III Little Girl Found

Chapter 71

Darby’s eyes blinked open to bright lines of sunlight glowing around the drawn shades.

Her mother wasn’t in the room. Seeing the empty side of the bed caused a flutter of panic. Darby threw back the sheets, dressed quickly and headed downstairs. It was three in the afternoon.

Coop was sitting at the island counter, drinking coffee and watching the small TV. He caught the expression on her face and knew at once what she was thinking.

‘Your mother wanted some fresh air, so the nurse put her in the wheelchair and took her around the block,’ Coop said. ‘Can I get you something to eat? I make a mean bowl of cereal.’

‘I’ll just stick to coffee, thanks. What are they saying on the news?’

‘NECN is about to do another report after the commercials. Grab a seat and I’ll get you some coffee.’

The Boston media had jumped on the story hard and fast. During the ten hours she had slept, reporters had uncovered the connection between Daniel Boyle and Special Agent Evan Manning.

Evan Manning’s real name was Richard Fowler. In 1953, Janice Fowler, suffering from what would nowadays be called a severe case of postpartum depression, hanged herself while in the care of a state-run psychiatric facility. Hospital records indicated she had been committed shortly after her husband, Trenton Fowler, caught her trying to drown their only son in the bathtub. Janice told her husband she had woken up from her afternoon nap and found Richard standing next to her bed, holding a large kitchen knife. Richard Fowler was five years old.

Seven years later, when Richard was twelve, his father was running his combine through his corn crop when the auger got clogged. Trenton Fowler had left the machine running. He stood on the platform above the auger, trying to clear away the obstruction when he slipped on the fine, silky blanket of corn dust on the platform and fell into the auger. Richard told police he didn’t know how to shut off the combine.
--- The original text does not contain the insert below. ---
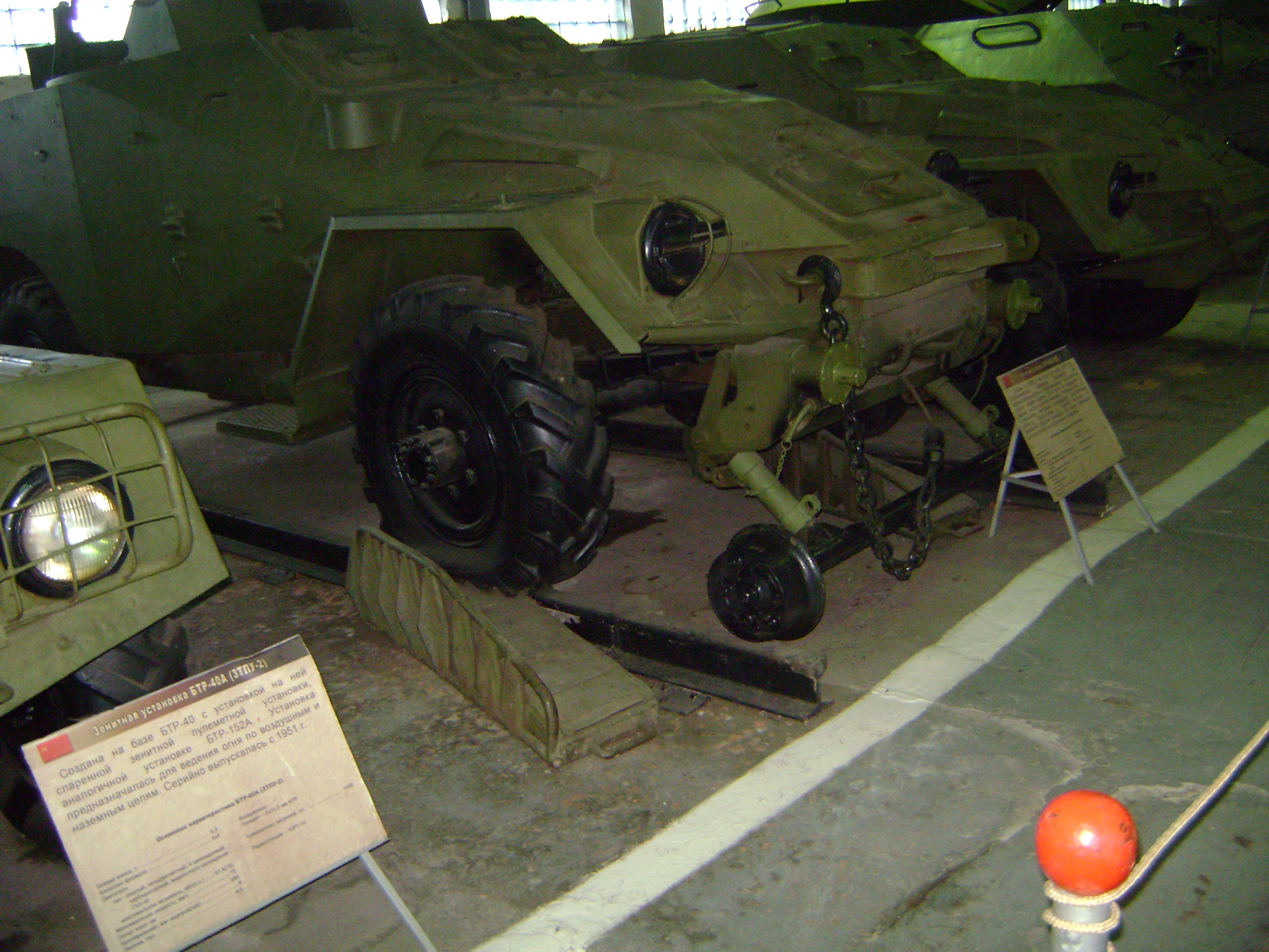 Tank Museum, Kubinka

Richard’s aunt, Ophelia Boyle, took in the young, bright orphan and moved him to her daughter’s newly built home in Glen, New Hampshire. Ophelia’s daughter, Cassandra, was expecting her first child. Cassandra was twenty-three and unmarried. She had refused to give the baby up for adoption.

In 1963, single, unwed mothers were scandalous affairs that could ruin a family’s reputation – especially in the affluent social and business circles in which Ophelia and her husband, Augustus, frequently traveled. They moved Cassandra, their only child, to Glen, New Hampshire, far away from Belham, and provided her with a sizable monthly allowance to raise her child, a boy she named Daniel. The boy’s father, Cassandra told friends and neighbors, had died in a car accident.

Interviews with former neighbors, many of whom were still living in the area, described Daniel as the classic loner – moody and withdrawn. They had a difficult time understanding the close relationship between Daniel and his good-looking, charismatic older cousin, Richard.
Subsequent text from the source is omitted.